◆ **Records excerpted from a collection**
=== Begin Enclosure ===
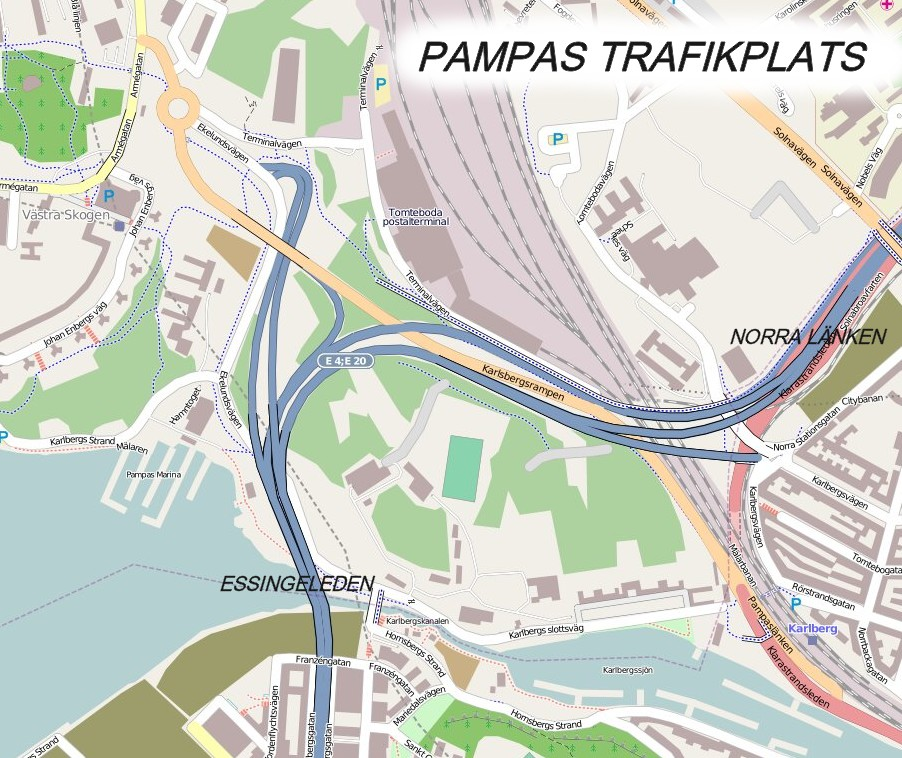 Pampas trafikplats i Stockholm/Solna
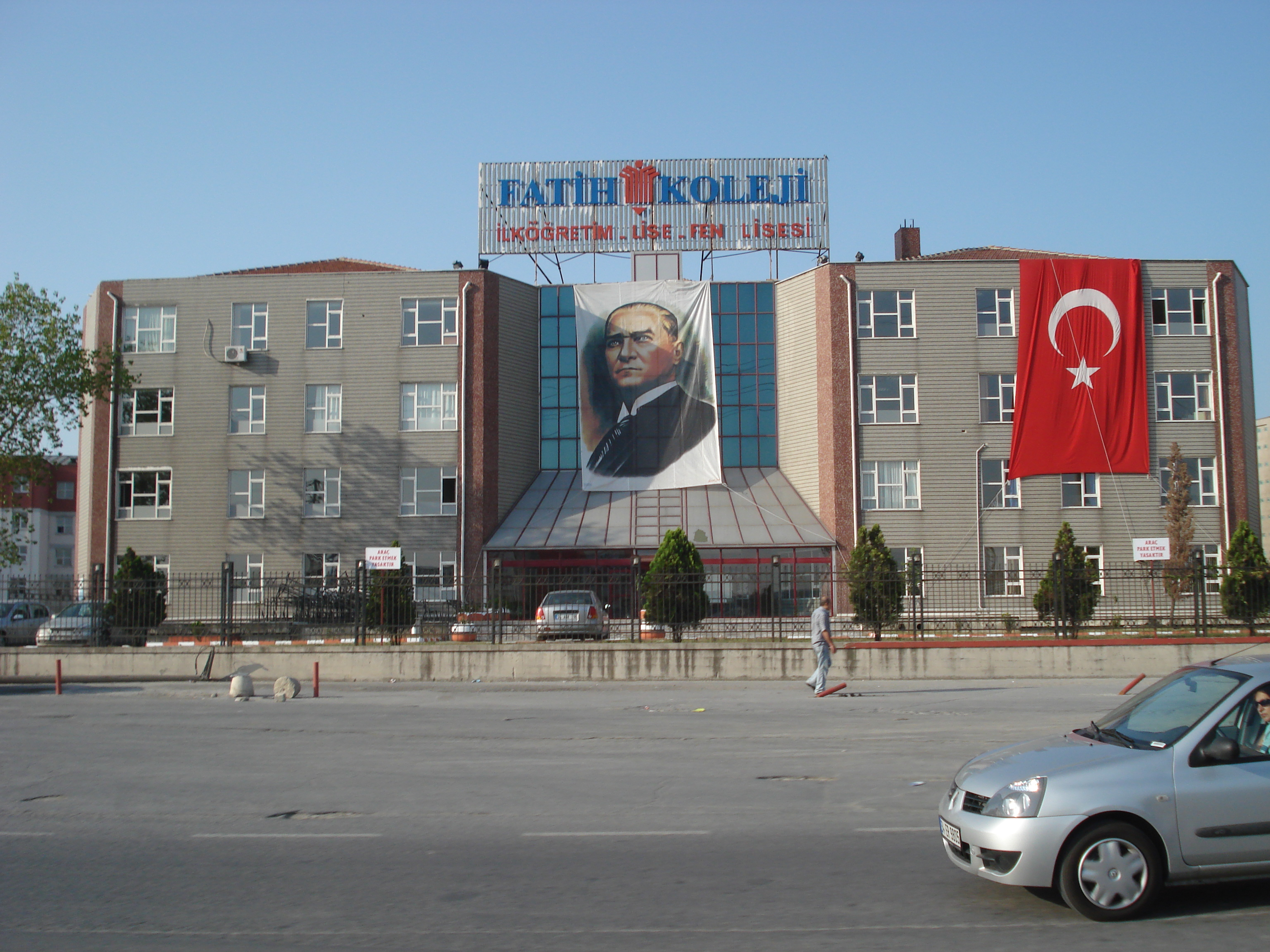 The Fatih College in Büyükçekmece in İstanbul
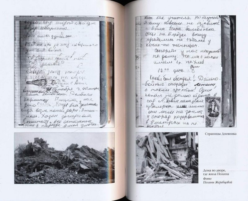 Скан из книги дневник Жеребцовой Полины.
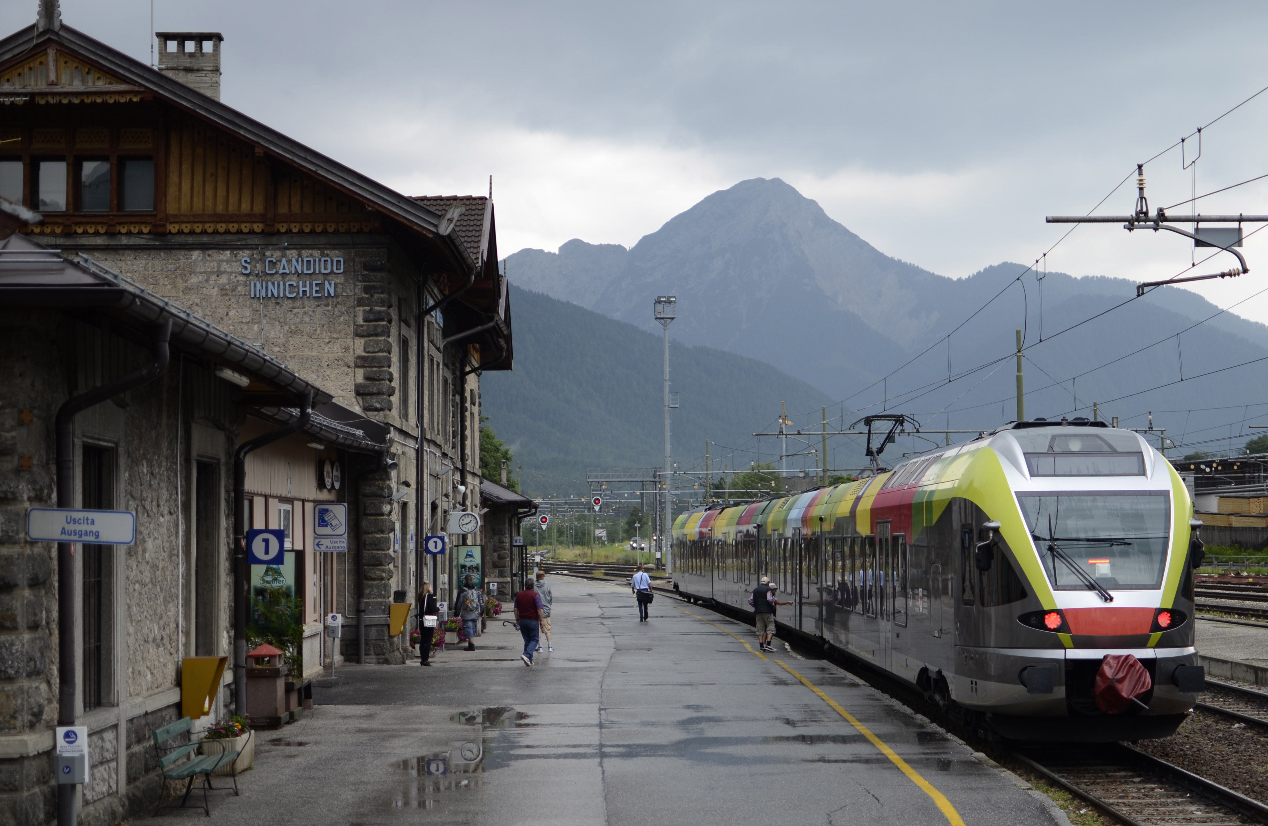 Ein Stadler Flirt der Sad im Bahnhof Innichen
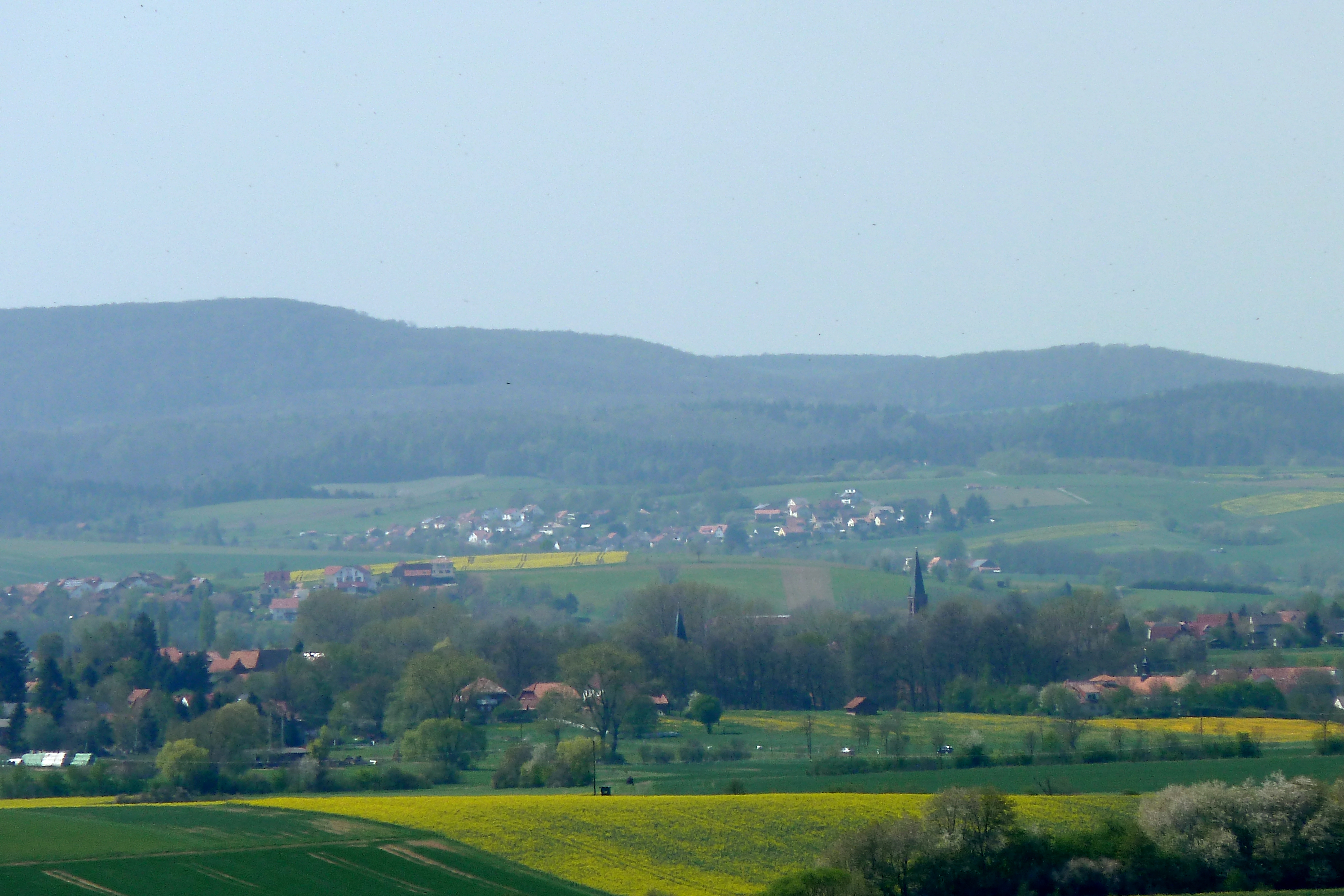 Blick vom Mittelberg bei Obernfeld (Hellberge) nach Westen über das Seeburger Becken; sichtbar sind Germershausen, Bernshausen, ein kleiner Teil von Seeburg, der Steinberg, ein Teil von Ebergötzen und im Hintergrund der Plessforst (Büsteppe, Hünstollen)
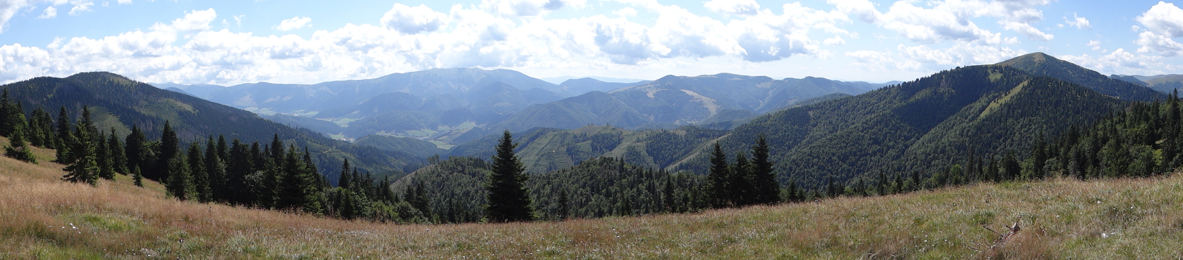 Views from Skalná Alpa
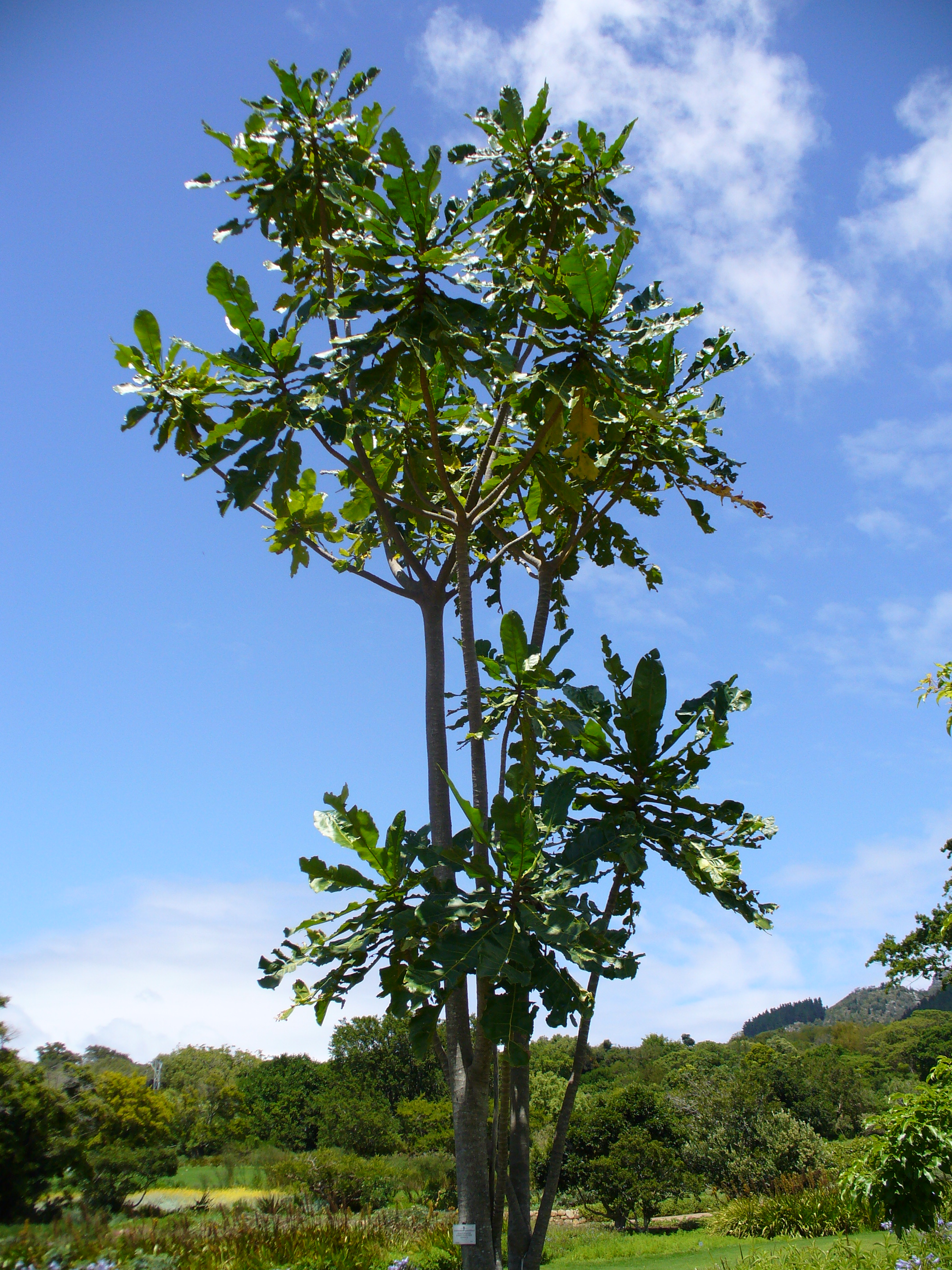 Forest Fever Tree
=== End Enclosure ===
◆ **Brief**
Reproduce the records above word for word, without the images.

◆ **Response to the exercise**
 Pampas trafikplats i Stockholm/Solna
 The Fatih College in Büyükçekmece in İstanbul
 Скан из книги дневник Жеребцовой Полины.
 Ein Stadler Flirt der Sad im Bahnhof Innichen
 Blick vom Mittelberg bei Obernfeld (Hellberge) nach Westen über das Seeburger Becken; sichtbar sind Germershausen, Bernshausen, ein kleiner Teil von Seeburg, der Steinberg, ein Teil von Ebergötzen und im Hintergrund der Plessforst (Büsteppe, Hünstollen)
 Views from Skalná Alpa
 Forest Fever Tree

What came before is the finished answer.